Start of RECORD SET

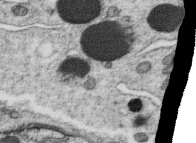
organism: C. elegans
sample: C. elegans oocyte; sperm cells
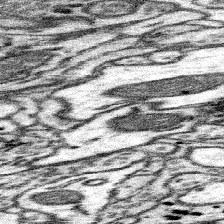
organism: Mouse
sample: Somatosensory cortex neuropil
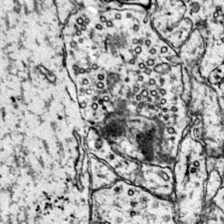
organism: Mouse
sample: Primary visual cortex
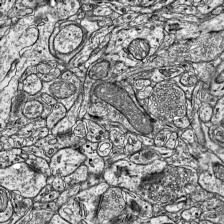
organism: Mouse
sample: Visual Cortex

End of RECORD SET

**WORK INSTRUCTIONS**
For this exercise, return the records above in full and exactly, omitting the images.

**TASK OUTPUT**
organism: C. elegans
sample: C. elegans oocyte; sperm cells
organism: Mouse
sample: Somatosensory cortex neuropil
organism: Mouse
sample: Primary visual cortex
organism: Mouse
sample: Visual Cortex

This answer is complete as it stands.